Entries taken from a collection
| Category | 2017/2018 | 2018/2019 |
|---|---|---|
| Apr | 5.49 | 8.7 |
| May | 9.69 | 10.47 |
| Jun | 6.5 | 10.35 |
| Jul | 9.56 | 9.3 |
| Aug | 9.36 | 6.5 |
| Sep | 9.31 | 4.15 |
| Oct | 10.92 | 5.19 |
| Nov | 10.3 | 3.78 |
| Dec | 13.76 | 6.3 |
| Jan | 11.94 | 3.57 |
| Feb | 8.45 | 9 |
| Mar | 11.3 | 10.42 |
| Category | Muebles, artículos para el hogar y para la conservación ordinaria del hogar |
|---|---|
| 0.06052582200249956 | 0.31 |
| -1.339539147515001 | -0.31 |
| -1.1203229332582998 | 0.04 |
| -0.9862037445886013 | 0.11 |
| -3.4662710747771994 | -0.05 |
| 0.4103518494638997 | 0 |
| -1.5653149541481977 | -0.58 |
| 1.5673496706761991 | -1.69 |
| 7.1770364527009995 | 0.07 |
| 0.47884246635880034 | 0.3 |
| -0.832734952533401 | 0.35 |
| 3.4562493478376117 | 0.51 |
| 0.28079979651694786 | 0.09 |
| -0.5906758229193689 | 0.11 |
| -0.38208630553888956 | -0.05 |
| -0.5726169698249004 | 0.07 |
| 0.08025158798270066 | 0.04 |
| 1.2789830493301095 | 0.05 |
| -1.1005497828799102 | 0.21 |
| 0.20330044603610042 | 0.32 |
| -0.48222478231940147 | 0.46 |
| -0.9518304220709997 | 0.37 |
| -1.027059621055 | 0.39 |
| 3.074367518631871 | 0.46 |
...
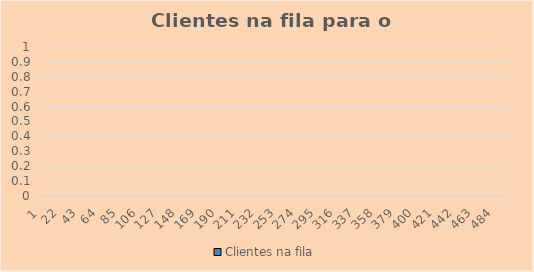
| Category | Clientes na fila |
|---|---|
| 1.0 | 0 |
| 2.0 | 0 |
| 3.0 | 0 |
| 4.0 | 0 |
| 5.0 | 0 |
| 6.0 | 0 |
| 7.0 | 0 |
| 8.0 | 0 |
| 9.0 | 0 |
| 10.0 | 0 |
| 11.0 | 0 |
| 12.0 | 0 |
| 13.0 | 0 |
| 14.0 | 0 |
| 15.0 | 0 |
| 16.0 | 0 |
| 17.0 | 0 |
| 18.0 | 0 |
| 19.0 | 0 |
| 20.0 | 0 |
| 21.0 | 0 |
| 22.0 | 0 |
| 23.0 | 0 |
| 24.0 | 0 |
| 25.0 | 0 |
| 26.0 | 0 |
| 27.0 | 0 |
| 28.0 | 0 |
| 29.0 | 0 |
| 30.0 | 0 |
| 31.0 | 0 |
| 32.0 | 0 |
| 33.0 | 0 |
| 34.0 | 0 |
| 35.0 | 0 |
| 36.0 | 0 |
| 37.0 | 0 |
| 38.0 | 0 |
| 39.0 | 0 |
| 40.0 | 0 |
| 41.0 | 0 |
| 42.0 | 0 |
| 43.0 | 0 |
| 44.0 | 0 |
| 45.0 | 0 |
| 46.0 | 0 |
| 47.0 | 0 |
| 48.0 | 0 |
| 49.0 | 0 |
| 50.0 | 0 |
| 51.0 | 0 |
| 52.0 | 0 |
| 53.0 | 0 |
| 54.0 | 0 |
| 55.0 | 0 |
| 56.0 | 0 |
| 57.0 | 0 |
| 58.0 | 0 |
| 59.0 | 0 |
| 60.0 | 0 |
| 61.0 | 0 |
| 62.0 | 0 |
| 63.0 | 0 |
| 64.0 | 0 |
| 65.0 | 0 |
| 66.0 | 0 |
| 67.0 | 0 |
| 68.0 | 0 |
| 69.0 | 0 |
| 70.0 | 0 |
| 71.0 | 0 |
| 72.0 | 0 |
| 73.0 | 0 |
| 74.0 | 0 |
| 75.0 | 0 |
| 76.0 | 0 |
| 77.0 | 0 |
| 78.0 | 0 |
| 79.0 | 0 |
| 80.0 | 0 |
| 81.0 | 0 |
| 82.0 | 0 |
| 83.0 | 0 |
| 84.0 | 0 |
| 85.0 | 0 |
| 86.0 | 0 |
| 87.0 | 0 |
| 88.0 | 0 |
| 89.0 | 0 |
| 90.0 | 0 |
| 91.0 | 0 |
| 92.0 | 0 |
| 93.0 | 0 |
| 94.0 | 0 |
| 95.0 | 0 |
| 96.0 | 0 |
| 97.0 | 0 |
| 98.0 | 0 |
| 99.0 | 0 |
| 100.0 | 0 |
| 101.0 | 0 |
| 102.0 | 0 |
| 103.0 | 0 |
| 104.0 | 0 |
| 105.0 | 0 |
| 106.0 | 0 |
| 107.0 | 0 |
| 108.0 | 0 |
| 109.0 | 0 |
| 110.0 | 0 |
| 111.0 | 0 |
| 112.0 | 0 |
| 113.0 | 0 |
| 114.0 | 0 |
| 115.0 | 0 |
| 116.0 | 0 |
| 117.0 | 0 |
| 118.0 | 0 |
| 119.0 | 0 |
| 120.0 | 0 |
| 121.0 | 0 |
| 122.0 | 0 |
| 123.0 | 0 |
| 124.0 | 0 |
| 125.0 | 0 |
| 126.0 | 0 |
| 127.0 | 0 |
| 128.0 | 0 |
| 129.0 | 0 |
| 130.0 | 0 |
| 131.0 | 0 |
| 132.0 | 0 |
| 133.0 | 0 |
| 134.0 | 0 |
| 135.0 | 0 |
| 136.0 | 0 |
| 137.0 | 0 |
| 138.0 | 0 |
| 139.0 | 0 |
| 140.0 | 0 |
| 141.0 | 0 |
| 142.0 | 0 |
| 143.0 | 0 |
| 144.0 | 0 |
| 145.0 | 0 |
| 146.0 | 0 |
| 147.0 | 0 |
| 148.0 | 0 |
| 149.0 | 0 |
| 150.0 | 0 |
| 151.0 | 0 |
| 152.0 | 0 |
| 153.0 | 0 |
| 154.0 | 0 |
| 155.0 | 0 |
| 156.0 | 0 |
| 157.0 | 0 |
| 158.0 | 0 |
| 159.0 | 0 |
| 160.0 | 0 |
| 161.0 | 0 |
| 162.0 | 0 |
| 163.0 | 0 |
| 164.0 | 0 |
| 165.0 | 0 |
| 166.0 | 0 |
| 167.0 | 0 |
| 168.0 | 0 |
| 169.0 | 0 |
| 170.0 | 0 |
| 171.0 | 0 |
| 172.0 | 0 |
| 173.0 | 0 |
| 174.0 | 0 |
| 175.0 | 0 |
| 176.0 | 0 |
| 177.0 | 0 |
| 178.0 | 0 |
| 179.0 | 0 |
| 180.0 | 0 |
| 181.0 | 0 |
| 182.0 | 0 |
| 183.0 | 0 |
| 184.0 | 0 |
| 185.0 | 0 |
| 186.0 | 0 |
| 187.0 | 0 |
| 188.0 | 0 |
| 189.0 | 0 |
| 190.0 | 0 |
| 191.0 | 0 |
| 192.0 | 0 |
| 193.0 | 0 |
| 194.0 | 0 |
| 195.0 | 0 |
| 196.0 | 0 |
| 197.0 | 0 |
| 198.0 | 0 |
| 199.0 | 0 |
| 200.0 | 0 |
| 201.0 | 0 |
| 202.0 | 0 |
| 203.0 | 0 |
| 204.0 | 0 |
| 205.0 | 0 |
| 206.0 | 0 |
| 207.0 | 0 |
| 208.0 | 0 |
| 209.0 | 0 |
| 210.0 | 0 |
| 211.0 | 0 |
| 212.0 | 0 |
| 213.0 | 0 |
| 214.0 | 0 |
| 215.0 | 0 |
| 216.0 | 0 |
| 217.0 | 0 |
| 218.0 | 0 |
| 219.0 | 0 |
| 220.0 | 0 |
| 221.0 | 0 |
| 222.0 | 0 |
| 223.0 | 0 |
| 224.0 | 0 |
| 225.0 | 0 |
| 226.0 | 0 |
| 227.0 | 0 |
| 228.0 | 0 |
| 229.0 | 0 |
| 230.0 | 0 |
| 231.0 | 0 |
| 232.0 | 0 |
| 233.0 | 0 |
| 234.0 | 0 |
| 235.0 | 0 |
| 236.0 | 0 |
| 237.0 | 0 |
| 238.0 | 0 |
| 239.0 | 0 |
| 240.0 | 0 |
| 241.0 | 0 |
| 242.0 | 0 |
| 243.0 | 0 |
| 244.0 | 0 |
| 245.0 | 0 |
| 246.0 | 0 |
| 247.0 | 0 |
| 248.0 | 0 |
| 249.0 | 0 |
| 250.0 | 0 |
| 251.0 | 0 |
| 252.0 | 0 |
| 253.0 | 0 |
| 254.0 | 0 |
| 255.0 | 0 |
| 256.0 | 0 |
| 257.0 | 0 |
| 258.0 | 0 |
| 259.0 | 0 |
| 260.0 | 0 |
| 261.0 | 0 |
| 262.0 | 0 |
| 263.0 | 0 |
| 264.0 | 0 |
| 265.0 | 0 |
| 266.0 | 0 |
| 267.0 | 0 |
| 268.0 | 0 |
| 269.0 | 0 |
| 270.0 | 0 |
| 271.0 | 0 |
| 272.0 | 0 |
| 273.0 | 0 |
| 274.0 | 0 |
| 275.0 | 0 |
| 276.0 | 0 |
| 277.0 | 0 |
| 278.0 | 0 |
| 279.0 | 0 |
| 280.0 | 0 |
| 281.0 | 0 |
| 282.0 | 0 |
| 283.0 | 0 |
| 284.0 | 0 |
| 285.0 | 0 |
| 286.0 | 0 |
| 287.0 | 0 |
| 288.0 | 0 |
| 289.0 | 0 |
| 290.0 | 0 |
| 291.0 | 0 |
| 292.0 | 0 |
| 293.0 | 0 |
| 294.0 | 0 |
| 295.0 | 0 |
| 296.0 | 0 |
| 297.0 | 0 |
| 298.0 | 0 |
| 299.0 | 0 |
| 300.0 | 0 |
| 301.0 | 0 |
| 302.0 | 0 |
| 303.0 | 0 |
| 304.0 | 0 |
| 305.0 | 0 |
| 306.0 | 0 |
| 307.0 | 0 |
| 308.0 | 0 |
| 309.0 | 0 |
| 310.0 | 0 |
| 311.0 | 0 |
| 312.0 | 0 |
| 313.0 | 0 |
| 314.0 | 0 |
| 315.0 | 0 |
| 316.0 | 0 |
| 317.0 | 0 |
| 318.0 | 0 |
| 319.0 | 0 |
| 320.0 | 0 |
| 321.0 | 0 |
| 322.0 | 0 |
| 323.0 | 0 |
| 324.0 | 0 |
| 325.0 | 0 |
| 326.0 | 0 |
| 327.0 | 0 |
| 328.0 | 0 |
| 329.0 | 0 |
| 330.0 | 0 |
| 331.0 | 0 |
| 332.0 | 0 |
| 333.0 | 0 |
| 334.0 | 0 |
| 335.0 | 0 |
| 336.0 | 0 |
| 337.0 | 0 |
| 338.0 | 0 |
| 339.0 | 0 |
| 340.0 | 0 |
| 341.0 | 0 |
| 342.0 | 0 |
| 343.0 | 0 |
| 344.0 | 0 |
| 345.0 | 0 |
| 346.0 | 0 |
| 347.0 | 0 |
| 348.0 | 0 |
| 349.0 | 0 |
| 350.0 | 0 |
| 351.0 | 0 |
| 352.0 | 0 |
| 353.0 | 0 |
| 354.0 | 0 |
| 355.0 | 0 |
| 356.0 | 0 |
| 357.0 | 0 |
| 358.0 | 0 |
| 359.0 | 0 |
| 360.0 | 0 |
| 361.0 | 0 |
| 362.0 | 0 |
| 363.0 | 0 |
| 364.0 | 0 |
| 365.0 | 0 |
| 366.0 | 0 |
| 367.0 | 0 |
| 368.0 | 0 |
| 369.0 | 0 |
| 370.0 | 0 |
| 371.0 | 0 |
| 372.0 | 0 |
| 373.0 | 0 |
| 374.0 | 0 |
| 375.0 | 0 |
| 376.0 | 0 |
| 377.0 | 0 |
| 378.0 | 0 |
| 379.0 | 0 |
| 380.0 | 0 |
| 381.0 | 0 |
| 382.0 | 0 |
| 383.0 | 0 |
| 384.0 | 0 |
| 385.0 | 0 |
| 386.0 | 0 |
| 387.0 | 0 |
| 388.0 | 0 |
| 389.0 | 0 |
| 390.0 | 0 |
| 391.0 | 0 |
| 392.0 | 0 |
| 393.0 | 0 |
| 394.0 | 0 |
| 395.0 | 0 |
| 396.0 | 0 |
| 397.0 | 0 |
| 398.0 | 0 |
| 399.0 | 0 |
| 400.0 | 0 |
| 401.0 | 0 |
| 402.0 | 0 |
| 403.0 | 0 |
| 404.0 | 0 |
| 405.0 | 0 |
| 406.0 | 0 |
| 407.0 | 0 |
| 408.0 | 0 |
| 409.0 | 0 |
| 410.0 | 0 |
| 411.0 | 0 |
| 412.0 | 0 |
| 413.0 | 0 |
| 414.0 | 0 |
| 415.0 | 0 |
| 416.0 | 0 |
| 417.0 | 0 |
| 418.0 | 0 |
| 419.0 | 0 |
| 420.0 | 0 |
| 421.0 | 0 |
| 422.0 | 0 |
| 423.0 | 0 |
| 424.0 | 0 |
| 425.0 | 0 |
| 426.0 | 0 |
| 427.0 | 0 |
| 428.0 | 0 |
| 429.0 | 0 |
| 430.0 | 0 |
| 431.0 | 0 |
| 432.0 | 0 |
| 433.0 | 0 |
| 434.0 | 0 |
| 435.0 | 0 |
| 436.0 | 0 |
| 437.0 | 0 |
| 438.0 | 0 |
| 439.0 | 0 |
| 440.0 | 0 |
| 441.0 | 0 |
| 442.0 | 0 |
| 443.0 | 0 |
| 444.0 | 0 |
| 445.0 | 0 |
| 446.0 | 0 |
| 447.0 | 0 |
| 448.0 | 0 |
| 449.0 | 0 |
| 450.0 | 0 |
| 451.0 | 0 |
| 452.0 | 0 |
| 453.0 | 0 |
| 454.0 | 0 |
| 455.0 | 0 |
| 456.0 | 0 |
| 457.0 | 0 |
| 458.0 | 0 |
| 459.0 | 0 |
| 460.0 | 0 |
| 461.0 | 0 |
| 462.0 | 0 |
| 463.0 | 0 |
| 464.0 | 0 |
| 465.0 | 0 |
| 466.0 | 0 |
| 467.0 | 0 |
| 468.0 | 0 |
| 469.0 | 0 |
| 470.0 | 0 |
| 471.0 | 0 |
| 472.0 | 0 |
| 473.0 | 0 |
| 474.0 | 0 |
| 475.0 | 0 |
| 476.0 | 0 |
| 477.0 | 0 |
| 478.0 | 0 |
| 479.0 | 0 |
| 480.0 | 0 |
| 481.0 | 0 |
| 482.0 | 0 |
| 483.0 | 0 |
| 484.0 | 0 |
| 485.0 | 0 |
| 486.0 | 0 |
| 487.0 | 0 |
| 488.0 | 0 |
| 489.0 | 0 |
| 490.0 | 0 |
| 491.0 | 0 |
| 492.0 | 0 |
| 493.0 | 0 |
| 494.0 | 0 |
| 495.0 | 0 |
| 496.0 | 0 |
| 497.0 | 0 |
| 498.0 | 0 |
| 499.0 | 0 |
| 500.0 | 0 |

[WHAT IS NEEDED]: Write down exactly the span of lines above from the one containing "2017/2018 | 2018/2019 |" to the one containing "3.074367518631871 | 0.46 |", both ends included.

[EXERCISE RESULT]:
| Category | 2017/2018 | 2018/2019 |
|---|---|---|
| Apr | 5.49 | 8.7 |
| May | 9.69 | 10.47 |
| Jun | 6.5 | 10.35 |
| Jul | 9.56 | 9.3 |
| Aug | 9.36 | 6.5 |
| Sep | 9.31 | 4.15 |
| Oct | 10.92 | 5.19 |
| Nov | 10.3 | 3.78 |
| Dec | 13.76 | 6.3 |
| Jan | 11.94 | 3.57 |
| Feb | 8.45 | 9 |
| Mar | 11.3 | 10.42 |
| Category | Muebles, artículos para el hogar y para la conservación ordinaria del hogar |
|---|---|
| 0.06052582200249956 | 0.31 |
| -1.339539147515001 | -0.31 |
| -1.1203229332582998 | 0.04 |
| -0.9862037445886013 | 0.11 |
| -3.4662710747771994 | -0.05 |
| 0.4103518494638997 | 0 |
| -1.5653149541481977 | -0.58 |
| 1.5673496706761991 | -1.69 |
| 7.1770364527009995 | 0.07 |
| 0.47884246635880034 | 0.3 |
| -0.832734952533401 | 0.35 |
| 3.4562493478376117 | 0.51 |
| 0.28079979651694786 | 0.09 |
| -0.5906758229193689 | 0.11 |
| -0.38208630553888956 | -0.05 |
| -0.5726169698249004 | 0.07 |
| 0.08025158798270066 | 0.04 |
| 1.2789830493301095 | 0.05 |
| -1.1005497828799102 | 0.21 |
| 0.20330044603610042 | 0.32 |
| -0.48222478231940147 | 0.46 |
| -0.9518304220709997 | 0.37 |
| -1.027059621055 | 0.39 |
| 3.074367518631871 | 0.46 |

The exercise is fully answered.